_Requirement:_
Below are some entries. Reproduce them word for word.

_Data supplied:_
════
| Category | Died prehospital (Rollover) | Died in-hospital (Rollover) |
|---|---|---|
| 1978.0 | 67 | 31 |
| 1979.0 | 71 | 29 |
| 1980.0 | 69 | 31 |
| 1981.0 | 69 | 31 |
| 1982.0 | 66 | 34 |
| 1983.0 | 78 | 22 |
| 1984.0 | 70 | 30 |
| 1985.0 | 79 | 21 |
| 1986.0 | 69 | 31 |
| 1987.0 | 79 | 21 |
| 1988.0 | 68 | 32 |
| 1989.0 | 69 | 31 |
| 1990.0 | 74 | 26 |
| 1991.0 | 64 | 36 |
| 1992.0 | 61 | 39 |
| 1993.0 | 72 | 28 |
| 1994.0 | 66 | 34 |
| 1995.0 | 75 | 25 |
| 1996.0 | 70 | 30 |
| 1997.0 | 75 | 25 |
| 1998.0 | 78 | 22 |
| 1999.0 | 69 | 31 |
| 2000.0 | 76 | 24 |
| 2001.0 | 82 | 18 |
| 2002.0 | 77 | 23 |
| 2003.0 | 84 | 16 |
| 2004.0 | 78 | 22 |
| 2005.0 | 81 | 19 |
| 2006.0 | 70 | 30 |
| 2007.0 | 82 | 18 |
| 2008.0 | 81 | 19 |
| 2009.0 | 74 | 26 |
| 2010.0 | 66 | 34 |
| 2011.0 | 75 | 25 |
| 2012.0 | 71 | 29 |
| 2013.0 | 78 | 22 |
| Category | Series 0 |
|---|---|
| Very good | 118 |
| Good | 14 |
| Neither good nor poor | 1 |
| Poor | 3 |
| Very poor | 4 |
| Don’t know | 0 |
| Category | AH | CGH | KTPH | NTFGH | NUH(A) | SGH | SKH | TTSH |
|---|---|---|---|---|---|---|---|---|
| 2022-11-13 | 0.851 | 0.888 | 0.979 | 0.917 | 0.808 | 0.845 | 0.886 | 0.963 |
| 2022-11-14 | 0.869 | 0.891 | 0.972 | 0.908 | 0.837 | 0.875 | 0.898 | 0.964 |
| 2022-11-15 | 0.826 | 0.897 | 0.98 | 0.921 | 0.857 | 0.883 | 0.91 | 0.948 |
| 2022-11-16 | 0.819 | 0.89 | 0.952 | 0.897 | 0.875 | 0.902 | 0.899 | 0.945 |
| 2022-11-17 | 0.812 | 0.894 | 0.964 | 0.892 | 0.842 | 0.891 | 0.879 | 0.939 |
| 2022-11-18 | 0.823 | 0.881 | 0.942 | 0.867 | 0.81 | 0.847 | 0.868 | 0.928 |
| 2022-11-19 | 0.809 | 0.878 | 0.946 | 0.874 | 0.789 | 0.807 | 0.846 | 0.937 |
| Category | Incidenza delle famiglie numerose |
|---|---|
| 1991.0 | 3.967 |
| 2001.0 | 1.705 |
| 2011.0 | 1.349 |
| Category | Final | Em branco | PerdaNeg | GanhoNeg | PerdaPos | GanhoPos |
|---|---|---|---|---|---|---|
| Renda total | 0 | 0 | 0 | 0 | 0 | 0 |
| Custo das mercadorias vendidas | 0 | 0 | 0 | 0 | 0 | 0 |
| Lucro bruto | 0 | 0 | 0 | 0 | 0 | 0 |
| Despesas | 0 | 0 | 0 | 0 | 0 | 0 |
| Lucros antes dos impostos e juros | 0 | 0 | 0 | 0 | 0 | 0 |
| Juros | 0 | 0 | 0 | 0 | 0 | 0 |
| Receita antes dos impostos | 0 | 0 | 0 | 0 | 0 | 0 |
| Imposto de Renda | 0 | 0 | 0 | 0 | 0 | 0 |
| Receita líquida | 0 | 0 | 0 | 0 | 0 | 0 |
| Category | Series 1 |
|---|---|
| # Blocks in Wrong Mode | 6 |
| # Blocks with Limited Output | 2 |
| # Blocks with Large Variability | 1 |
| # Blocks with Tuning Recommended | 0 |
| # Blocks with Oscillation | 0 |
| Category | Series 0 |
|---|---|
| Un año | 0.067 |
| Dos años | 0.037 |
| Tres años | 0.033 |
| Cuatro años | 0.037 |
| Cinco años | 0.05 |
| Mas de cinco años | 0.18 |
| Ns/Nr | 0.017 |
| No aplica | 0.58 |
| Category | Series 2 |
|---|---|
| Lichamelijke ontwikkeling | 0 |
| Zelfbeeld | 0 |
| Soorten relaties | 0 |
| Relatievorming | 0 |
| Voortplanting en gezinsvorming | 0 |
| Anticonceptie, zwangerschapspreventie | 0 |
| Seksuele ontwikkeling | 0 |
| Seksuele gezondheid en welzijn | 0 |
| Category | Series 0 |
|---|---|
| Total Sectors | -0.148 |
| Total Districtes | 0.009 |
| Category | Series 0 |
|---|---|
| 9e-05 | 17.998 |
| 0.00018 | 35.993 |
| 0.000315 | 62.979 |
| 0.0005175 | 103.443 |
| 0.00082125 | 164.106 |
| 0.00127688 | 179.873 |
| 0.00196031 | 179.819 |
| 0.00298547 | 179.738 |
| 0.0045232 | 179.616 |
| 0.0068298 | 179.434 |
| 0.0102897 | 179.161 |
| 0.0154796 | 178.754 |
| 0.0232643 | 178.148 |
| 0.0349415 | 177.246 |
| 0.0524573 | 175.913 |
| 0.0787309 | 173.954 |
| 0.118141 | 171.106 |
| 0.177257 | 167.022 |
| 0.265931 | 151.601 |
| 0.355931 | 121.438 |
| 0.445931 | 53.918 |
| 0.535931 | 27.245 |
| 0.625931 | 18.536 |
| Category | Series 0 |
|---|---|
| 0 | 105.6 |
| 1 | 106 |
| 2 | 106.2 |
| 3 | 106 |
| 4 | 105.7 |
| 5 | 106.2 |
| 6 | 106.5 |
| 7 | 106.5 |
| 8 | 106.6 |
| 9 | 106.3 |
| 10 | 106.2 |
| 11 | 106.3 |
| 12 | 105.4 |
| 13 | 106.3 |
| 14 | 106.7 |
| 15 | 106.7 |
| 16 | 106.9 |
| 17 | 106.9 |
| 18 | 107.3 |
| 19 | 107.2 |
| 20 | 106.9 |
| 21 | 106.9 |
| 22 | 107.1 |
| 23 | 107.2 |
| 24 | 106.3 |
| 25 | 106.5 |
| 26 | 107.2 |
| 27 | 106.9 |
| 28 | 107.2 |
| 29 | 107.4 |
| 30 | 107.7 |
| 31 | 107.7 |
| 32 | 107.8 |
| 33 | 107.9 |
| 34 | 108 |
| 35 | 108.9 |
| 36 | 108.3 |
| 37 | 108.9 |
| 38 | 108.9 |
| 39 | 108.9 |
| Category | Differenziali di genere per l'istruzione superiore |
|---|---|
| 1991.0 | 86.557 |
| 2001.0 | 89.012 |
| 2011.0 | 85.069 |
════
_Task result:_
| Category | Died prehospital (Rollover) | Died in-hospital (Rollover) |
|---|---|---|
| 1978.0 | 67 | 31 |
| 1979.0 | 71 | 29 |
| 1980.0 | 69 | 31 |
| 1981.0 | 69 | 31 |
| 1982.0 | 66 | 34 |
| 1983.0 | 78 | 22 |
| 1984.0 | 70 | 30 |
| 1985.0 | 79 | 21 |
| 1986.0 | 69 | 31 |
| 1987.0 | 79 | 21 |
| 1988.0 | 68 | 32 |
| 1989.0 | 69 | 31 |
| 1990.0 | 74 | 26 |
| 1991.0 | 64 | 36 |
| 1992.0 | 61 | 39 |
| 1993.0 | 72 | 28 |
| 1994.0 | 66 | 34 |
| 1995.0 | 75 | 25 |
| 1996.0 | 70 | 30 |
| 1997.0 | 75 | 25 |
| 1998.0 | 78 | 22 |
| 1999.0 | 69 | 31 |
| 2000.0 | 76 | 24 |
| 2001.0 | 82 | 18 |
| 2002.0 | 77 | 23 |
| 2003.0 | 84 | 16 |
| 2004.0 | 78 | 22 |
| 2005.0 | 81 | 19 |
| 2006.0 | 70 | 30 |
| 2007.0 | 82 | 18 |
| 2008.0 | 81 | 19 |
| 2009.0 | 74 | 26 |
| 2010.0 | 66 | 34 |
| 2011.0 | 75 | 25 |
| 2012.0 | 71 | 29 |
| 2013.0 | 78 | 22 |
| Category | Series 0 |
|---|---|
| Very good | 118 |
| Good | 14 |
| Neither good nor poor | 1 |
| Poor | 3 |
| Very poor | 4 |
| Don’t know | 0 |
| Category | AH | CGH | KTPH | NTFGH | NUH(A) | SGH | SKH | TTSH |
|---|---|---|---|---|---|---|---|---|
| 2022-11-13 | 0.851 | 0.888 | 0.979 | 0.917 | 0.808 | 0.845 | 0.886 | 0.963 |
| 2022-11-14 | 0.869 | 0.891 | 0.972 | 0.908 | 0.837 | 0.875 | 0.898 | 0.964 |
| 2022-11-15 | 0.826 | 0.897 | 0.98 | 0.921 | 0.857 | 0.883 | 0.91 | 0.948 |
| 2022-11-16 | 0.819 | 0.89 | 0.952 | 0.897 | 0.875 | 0.902 | 0.899 | 0.945 |
| 2022-11-17 | 0.812 | 0.894 | 0.964 | 0.892 | 0.842 | 0.891 | 0.879 | 0.939 |
| 2022-11-18 | 0.823 | 0.881 | 0.942 | 0.867 | 0.81 | 0.847 | 0.868 | 0.928 |
| 2022-11-19 | 0.809 | 0.878 | 0.946 | 0.874 | 0.789 | 0.807 | 0.846 | 0.937 |
| Category | Incidenza delle famiglie numerose |
|---|---|
| 1991.0 | 3.967 |
| 2001.0 | 1.705 |
| 2011.0 | 1.349 |
| Category | Final | Em branco | PerdaNeg | GanhoNeg | PerdaPos | GanhoPos |
|---|---|---|---|---|---|---|
| Renda total | 0 | 0 | 0 | 0 | 0 | 0 |
| Custo das mercadorias vendidas | 0 | 0 | 0 | 0 | 0 | 0 |
| Lucro bruto | 0 | 0 | 0 | 0 | 0 | 0 |
| Despesas | 0 | 0 | 0 | 0 | 0 | 0 |
| Lucros antes dos impostos e juros | 0 | 0 | 0 | 0 | 0 | 0 |
| Juros | 0 | 0 | 0 | 0 | 0 | 0 |
| Receita antes dos impostos | 0 | 0 | 0 | 0 | 0 | 0 |
| Imposto de Renda | 0 | 0 | 0 | 0 | 0 | 0 |
| Receita líquida | 0 | 0 | 0 | 0 | 0 | 0 |
| Category | Series 1 |
|---|---|
| # Blocks in Wrong Mode | 6 |
| # Blocks with Limited Output | 2 |
| # Blocks with Large Variability | 1 |
| # Blocks with Tuning Recommended | 0 |
| # Blocks with Oscillation | 0 |
| Category | Series 0 |
|---|---|
| Un año | 0.067 |
| Dos años | 0.037 |
| Tres años | 0.033 |
| Cuatro años | 0.037 |
| Cinco años | 0.05 |
| Mas de cinco años | 0.18 |
| Ns/Nr | 0.017 |
| No aplica | 0.58 |
| Category | Series 2 |
|---|---|
| Lichamelijke ontwikkeling | 0 |
| Zelfbeeld | 0 |
| Soorten relaties | 0 |
| Relatievorming | 0 |
| Voortplanting en gezinsvorming | 0 |
| Anticonceptie, zwangerschapspreventie | 0 |
| Seksuele ontwikkeling | 0 |
| Seksuele gezondheid en welzijn | 0 |
| Category | Series 0 |
|---|---|
| Total Sectors | -0.148 |
| Total Districtes | 0.009 |
| Category | Series 0 |
|---|---|
| 9e-05 | 17.998 |
| 0.00018 | 35.993 |
| 0.000315 | 62.979 |
| 0.0005175 | 103.443 |
| 0.00082125 | 164.106 |
| 0.00127688 | 179.873 |
| 0.00196031 | 179.819 |
| 0.00298547 | 179.738 |
| 0.0045232 | 179.616 |
| 0.0068298 | 179.434 |
| 0.0102897 | 179.161 |
| 0.0154796 | 178.754 |
| 0.0232643 | 178.148 |
| 0.0349415 | 177.246 |
| 0.0524573 | 175.913 |
| 0.0787309 | 173.954 |
| 0.118141 | 171.106 |
| 0.177257 | 167.022 |
| 0.265931 | 151.601 |
| 0.355931 | 121.438 |
| 0.445931 | 53.918 |
| 0.535931 | 27.245 |
| 0.625931 | 18.536 |
| Category | Series 0 |
|---|---|
| 0 | 105.6 |
| 1 | 106 |
| 2 | 106.2 |
| 3 | 106 |
| 4 | 105.7 |
| 5 | 106.2 |
| 6 | 106.5 |
| 7 | 106.5 |
| 8 | 106.6 |
| 9 | 106.3 |
| 10 | 106.2 |
| 11 | 106.3 |
| 12 | 105.4 |
| 13 | 106.3 |
| 14 | 106.7 |
| 15 | 106.7 |
| 16 | 106.9 |
| 17 | 106.9 |
| 18 | 107.3 |
| 19 | 107.2 |
| 20 | 106.9 |
| 21 | 106.9 |
| 22 | 107.1 |
| 23 | 107.2 |
| 24 | 106.3 |
| 25 | 106.5 |
| 26 | 107.2 |
| 27 | 106.9 |
| 28 | 107.2 |
| 29 | 107.4 |
| 30 | 107.7 |
| 31 | 107.7 |
| 32 | 107.8 |
| 33 | 107.9 |
| 34 | 108 |
| 35 | 108.9 |
| 36 | 108.3 |
| 37 | 108.9 |
| 38 | 108.9 |
| 39 | 108.9 |
| Category | Differenziali di genere per l'istruzione superiore |
|---|---|
| 1991.0 | 86.557 |
| 2001.0 | 89.012 |
| 2011.0 | 85.069 |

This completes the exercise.